The RawClass class is a very simple one: it stores the name and the raw bytes of each class entry found in the jar input stream. The RawClassList class is nothing more than a typed wrapper of ArrayList.
Lines from 43 to 65 of JarInputStreamClassLoader are the key: it iterates through the entries of the jar input stream and, if it finds that the entry is a java class, it stores it in a RawClass object for future use. The remainder of the class (method findClass) is just standard Java class loading.

Where do you come from?

Sometimes it’s hard to figure out where a Java class has been loaded from. In a typical Enterprise System, there could be tens of web applications, maybe contained in an enterprise portal, running on several kinds of web and application servers, clustered over hundreds of servers. The common library used at run time can contain thousands of jars. A Java web application can load classes from several sources (his private WEB-INF/lib, the web server common library, some custom shared library, etc…), each of which can be associated with a different ClassLoader. Then it is no surprise that, if you work for years in an environment like this, you come to hate violently the class loading mechanism of Java, and every NoClassDefFoundError is seen as a voodoo curse.

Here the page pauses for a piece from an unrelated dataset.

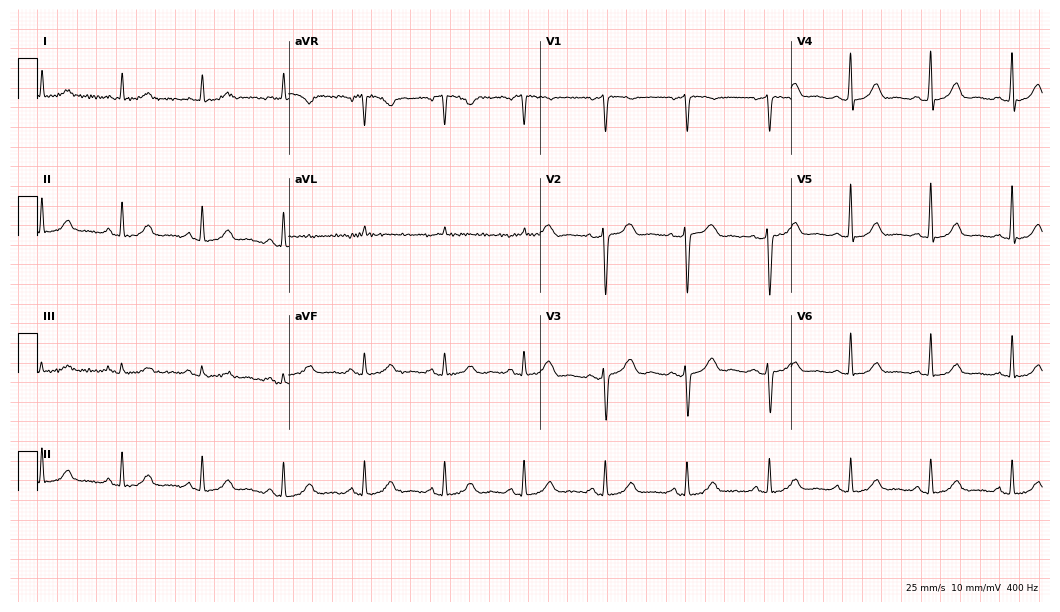
12-lead ECG (10.2-second recording at 400 Hz) from a 70-year-old female. Labelled as a normal ECG.

Here’s a trick that I usually use when I work with Eclipse or an IDE that derives from it (the infamous RAD, for example). You have to be able to debug your program in order to perform the trick on the fly.

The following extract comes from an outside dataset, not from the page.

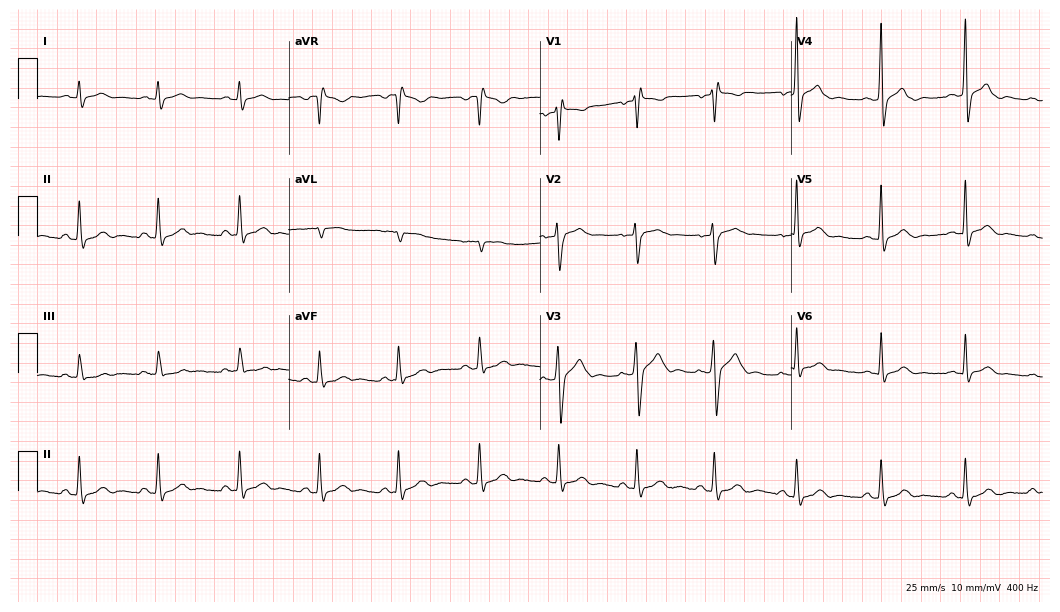
Standard 12-lead ECG recorded from a 39-year-old male (10.2-second recording at 400 Hz). None of these six findings is recorded: first-degree AV block, right bundle branch block, left bundle branch block, sinus bradycardia, atrial fibrillation, sinus tachycardia.

Place a breakpoint in an appropriate position (for example, just after some “new” instruction of an object whose class you want to know about). Then open the “Display” view. To do so, go to Windows ->Show view -> Other… . Then select the “Display” view (see figures below).

Cattura

Cattura2

The “Display” view lets you input Java instructions that are interpreted interactively and affect the execution of the program. Now you can discover where a certain class definition is taken from. Just type something like

objectIWantToKnowAbout.getClass().getProtectionDomain().getCodeSource().getLocation()

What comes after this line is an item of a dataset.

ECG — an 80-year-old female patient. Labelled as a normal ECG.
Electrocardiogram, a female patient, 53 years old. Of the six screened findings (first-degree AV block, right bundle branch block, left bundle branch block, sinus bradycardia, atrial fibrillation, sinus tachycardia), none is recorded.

ctrl+a (select all) and ctrl+shift+d (Display), and you will get the output of the invokation:

(java.net.URL) file:/C:/Users/currentUser/workspace/myProject/bin/

This always gives you the exact location (i.e. the folder, as in this example, or the jar file) from which the class definition of the object has been loaded. You can also discover a bunch of fancy information about your object, such as the ClassLoader that has been used to load the class.

It might look like a very basic thing that every Java developer should know, but it is not. In fact, I cannot recall all the times that this activity saved me a lot of troubles and made me look like a smartass.

If you cannot debug the application that gives you problems then, well, i guess your only option is to insert some smart debug trace and wait for the next production release.